Data in this exercise:

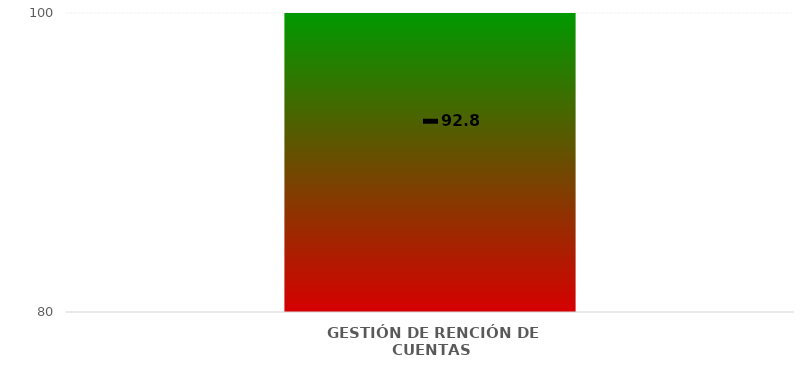
| Category | Niveles |
|---|---|
| GESTIÓN DE RENCIÓN DE CUENTAS | 100 |
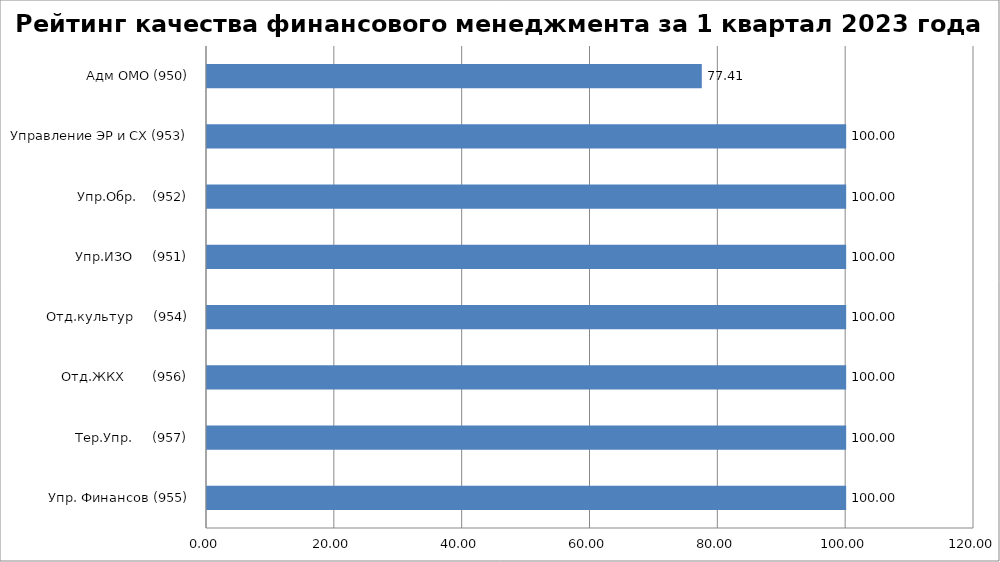
| Category | Series 0 |
|---|---|
| Упр. Финансов (955) | 100 |
| Тер.Упр.     (957) | 100 |
| Отд.ЖКХ       (956) | 100 |
| Отд.культур     (954) | 100 |
| Упр.ИЗО     (951) | 100 |
| Упр.Обр.    (952) | 100 |
| Управление ЭР и СХ (953) | 100 |
| Адм ОМО (950) | 77.412 |
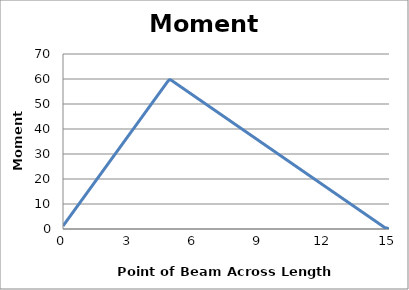
| Category | Moment
(kN*m) |
|---|---|
| 0.0 | 1.2 |
| 0.1 | 2.4 |
| 0.2 | 3.6 |
| 0.3 | 4.8 |
| 0.4 | 6 |
| 0.5 | 7.2 |
| 0.6 | 8.4 |
| 0.7 | 9.6 |
| 0.8 | 10.8 |
| 0.9 | 12 |
| 1.0 | 13.2 |
| 1.1 | 14.4 |
| 1.2 | 15.6 |
| 1.3 | 16.8 |
| 1.4 | 18 |
| 1.5 | 19.2 |
| 1.6 | 20.4 |
| 1.7 | 21.6 |
| 1.8 | 22.8 |
| 1.9 | 24 |
| 2.0 | 25.2 |
| 2.1 | 26.4 |
| 2.2 | 27.6 |
| 2.3 | 28.8 |
| 2.4 | 30 |
| 2.5 | 31.2 |
| 2.6 | 32.4 |
| 2.7 | 33.6 |
| 2.8 | 34.8 |
| 2.9 | 36 |
| 3.0 | 37.2 |
| 3.1 | 38.4 |
| 3.2 | 39.6 |
| 3.3 | 40.8 |
| 3.4 | 42 |
| 3.5 | 43.2 |
| 3.6 | 44.4 |
| 3.7 | 45.6 |
| 3.8 | 46.8 |
| 3.9 | 48 |
| 4.0 | 49.2 |
| 4.1 | 50.4 |
| 4.2 | 51.6 |
| 4.3 | 52.8 |
| 4.4 | 54 |
| 4.5 | 55.2 |
| 4.6 | 56.4 |
| 4.7 | 57.6 |
| 4.8 | 58.8 |
| 4.9 | 59.7 |
| 5.0 | 59.4 |
| 5.1 | 58.8 |
| 5.2 | 58.2 |
| 5.3 | 57.6 |
| 5.4 | 57 |
| 5.5 | 56.4 |
| 5.6 | 55.8 |
| 5.7 | 55.2 |
| 5.8 | 54.6 |
| 5.9 | 54 |
| 6.0 | 53.4 |
| 6.1 | 52.8 |
| 6.2 | 52.2 |
| 6.3 | 51.6 |
| 6.4 | 51 |
| 6.5 | 50.4 |
| 6.6 | 49.8 |
| 6.7 | 49.2 |
| 6.8 | 48.6 |
| 6.9 | 48 |
| 7.0 | 47.4 |
| 7.1 | 46.8 |
| 7.2 | 46.2 |
| 7.3 | 45.6 |
| 7.4 | 45 |
| 7.5 | 44.4 |
| 7.6 | 43.8 |
| 7.7 | 43.2 |
| 7.8 | 42.6 |
| 7.9 | 42 |
| 8.0 | 41.4 |
| 8.1 | 40.8 |
| 8.2 | 40.2 |
| 8.3 | 39.6 |
| 8.4 | 39 |
| 8.5 | 38.4 |
| 8.6 | 37.8 |
| 8.7 | 37.2 |
| 8.8 | 36.6 |
| 8.9 | 36 |
| 9.0 | 35.4 |
| 9.1 | 34.8 |
| 9.2 | 34.2 |
| 9.3 | 33.6 |
| 9.4 | 33 |
| 9.5 | 32.4 |
| 9.6 | 31.8 |
| 9.7 | 31.2 |
| 9.8 | 30.6 |
| 9.9 | 30 |
| 10.0 | 29.4 |
| 10.1 | 28.8 |
| 10.2 | 28.2 |
| 10.3 | 27.6 |
| 10.4 | 27 |
| 10.5 | 26.4 |
| 10.6 | 25.8 |
| 10.7 | 25.2 |
| 10.8 | 24.6 |
| 10.9 | 24 |
| 11.0 | 23.4 |
| 11.1 | 22.8 |
| 11.2 | 22.2 |
| 11.3 | 21.6 |
| 11.4 | 21 |
| 11.5 | 20.4 |
| 11.6 | 19.8 |
| 11.7 | 19.2 |
| 11.8 | 18.6 |
| 11.9 | 18 |
| 12.0 | 17.4 |
| 12.1 | 16.8 |
| 12.2 | 16.2 |
| 12.3 | 15.6 |
| 12.4 | 15 |
| 12.5 | 14.4 |
| 12.6 | 13.8 |
| 12.7 | 13.2 |
| 12.8 | 12.6 |
| 12.9 | 12 |
| 13.0 | 11.4 |
| 13.1 | 10.8 |
| 13.2 | 10.2 |
| 13.3 | 9.6 |
| 13.4 | 9 |
| 13.5 | 8.4 |
| 13.6 | 7.8 |
| 13.7 | 7.2 |
| 13.8 | 6.6 |
| 13.9 | 6 |
| 14.0 | 5.4 |
| 14.1 | 4.8 |
| 14.2 | 4.2 |
| 14.3 | 3.6 |
| 14.4 | 3 |
| 14.5 | 2.4 |
| 14.6 | 1.8 |
| 14.7 | 1.2 |
| 14.8 | 0.6 |
| 14.9 | 0.39 |
| 15.0 | 0 |
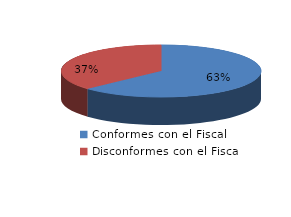
| Category | Series 0 |
|---|---|
| 0 | 5683 |
| 1 | 3327 |
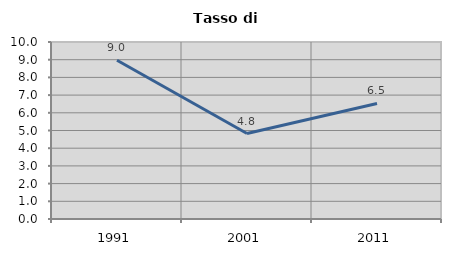
| Category | Tasso di disoccupazione   |
|---|---|
| 1991.0 | 8.966 |
| 2001.0 | 4.829 |
| 2011.0 | 6.527 |
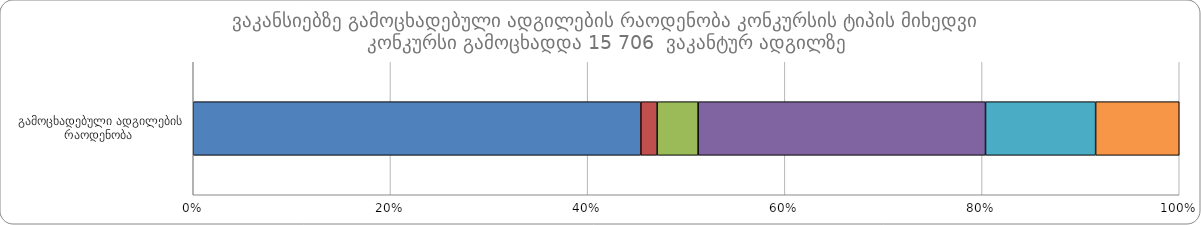
| Category |  ღია კონკურსი |  დახურული კონკურსი |  შიდა კონკურსი |  გამარტივებული კონკურსი |  სტაჟირება |  სხვა |
|---|---|---|---|---|---|---|
|  გამოცხადებული ადგილების რაოდენობა | 7130 | 259 | 653 | 4578 | 1754 | 1332 |
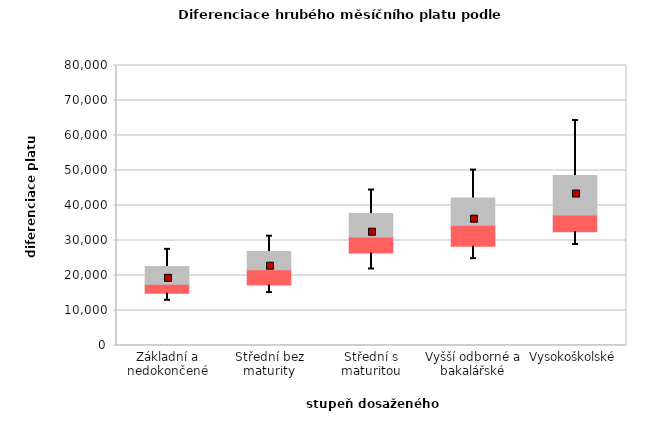
| Category | 0,25 | 0,5 | 0,75 |
|---|---|---|---|
| Základní a nedokončené | 14930.682 | 2597.842 | 5062.863 |
| Střední bez maturity | 17313.641 | 4355.05 | 5172.06 |
| Střední s maturitou | 26439.094 | 4561.081 | 6699.339 |
| Vyšší odborné a bakalářské | 28377.206 | 5970.164 | 7826.968 |
| Vysokoškolské | 32490.73 | 4815.157 | 11278.084 |

Exercise directions:
Without any pictures, reproduce exactly the lines from the line that contains "14.8 | 0.6 |" to the end of the entries above, both ends included.

Finished exercise:
| 14.8 | 0.6 |
| 14.9 | 0.39 |
| 15.0 | 0 |
| Category | Series 0 |
|---|---|
| 0 | 5683 |
| 1 | 3327 |
| Category | Tasso di disoccupazione   |
|---|---|
| 1991.0 | 8.966 |
| 2001.0 | 4.829 |
| 2011.0 | 6.527 |
| Category |  ღია კონკურსი |  დახურული კონკურსი |  შიდა კონკურსი |  გამარტივებული კონკურსი |  სტაჟირება |  სხვა |
|---|---|---|---|---|---|---|
|  გამოცხადებული ადგილების რაოდენობა | 7130 | 259 | 653 | 4578 | 1754 | 1332 |
| Category | 0,25 | 0,5 | 0,75 |
|---|---|---|---|
| Základní a nedokončené | 14930.682 | 2597.842 | 5062.863 |
| Střední bez maturity | 17313.641 | 4355.05 | 5172.06 |
| Střední s maturitou | 26439.094 | 4561.081 | 6699.339 |
| Vyšší odborné a bakalářské | 28377.206 | 5970.164 | 7826.968 |
| Vysokoškolské | 32490.73 | 4815.157 | 11278.084 |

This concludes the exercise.